First, the researchers purified the human RBPs, mixing them with randomly-generated synthetic RNAs roughly 20 nucleotides long, which represented virtually all the RNAs an RBP could bind to. Next, they extracted the RBPs along with their bound RNAs and sequenced them. With the help of their collaborators from the University of California at San Diego and University of Connecticut Health, the team conducted additional assays to glean what these RNA-protein interactions might look like in an actual cell, and infer the cellular function of the RBPs.
The researchers expected most RBPs to bind to a unique RNA motif, but to their surprise they found the opposite: Many of the proteins, regardless of structural class, seemed to prefer similar short, unfolded nucleotide sequence motifs.
“Human cells express hundreds of thousands of distinct transcripts, so you might think that each RBP would bind a slightly different RNA sequence in order to distinguish between targets,” Alexis says. “In fact, one might assume that having distinct RBP motifs would ensure maximum flexibility. But, as it turns out, nature has built in substantial redundancy; multiple proteins seem to bind the same short, linear sequences.”
Redundant motifs with distinct targets and functions
This overlap in RBP binding preference suggested to the scientists that there must be some other indicator besides the sequence of the motif that signaled RBPs which RNA to target. Those signals, it turned out, stemmed from the spacing of the motifs as well as which nucleotide bases flank its binding sites. For the less common RBPs that targeted non-linear RNA sequences, the precise way the RNA folded also seemed to influence binding specificity.
The obvious question, then, is: Why might RBPs have evolved to rely on contextual features instead of just giving them distinct motifs?
Accessibility seems like one of the more plausible arguments. The researchers reasoned that linear RNA segments are physically easier to reach because they are not obstructed by other RNA strands, and they found that more accessible motifs are more likely to be bound. Another possibility is that having many proteins target the same motif creates some inter-protein competition. If one protein increases RNA stability and another decreases it, whichever binds the strongest will prevent the other from binding at all, enabling more pronounced changes in gene activity between cells or cell states. In other scenarios, proteins with similar functions that target the same motif could provide redundancy to ensure that regulation occurs in the cell.
“It’s definitely a difficult question, and one that we may never truly be able to answer,” Dominguez says. “As RBPs duplicated over evolutionary time, perhaps altering recognition of the contextual features around the RNA motif was easier than changing the entire RNA motif. And that would give new opportunities for RBPs to select different cellular targets.”

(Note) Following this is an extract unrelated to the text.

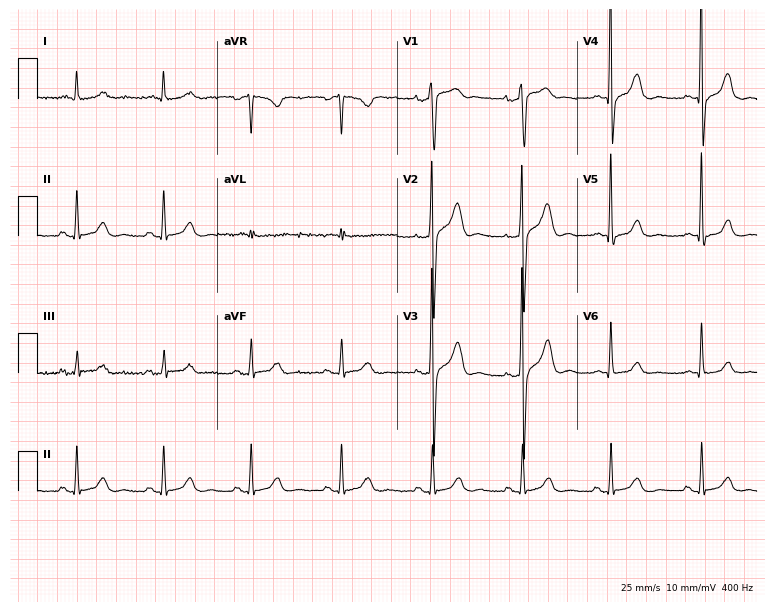
Resting 12-lead electrocardiogram. Patient: a 59-year-old male. Read as a normal ECG.
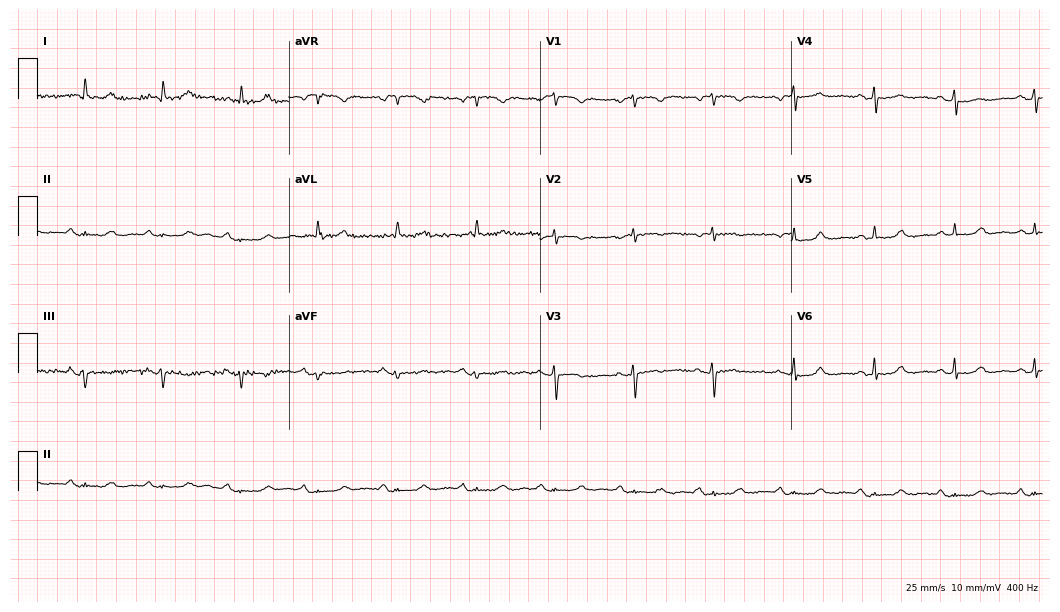
ECG (10.2-second recording at 400 Hz) — an 81-year-old female. Screened for six findings — first-degree AV block, right bundle branch block, left bundle branch block, sinus bradycardia, atrial fibrillation, sinus tachycardia — none is recorded.

This study marks one of the first in vitro contributions to the ENCODE Project. While in vivo assays reveal information specific to the particular cell line or tissue in which they were conducted, RBNS will help define the basic rules of RNA-protein interactions — so fundamental they are likely to apply across many cell types and tissues.
The research was funded by the National Institutes of Health ENCODE Project, an NIH/NIGMS grant, the National Defense Science and Engineering Graduate Fellowship, Kirschstein National Research Service Award, Burroughs Wellcome Postdoctoral Fund, and an NIH Individual Postdoctoral Fellowship.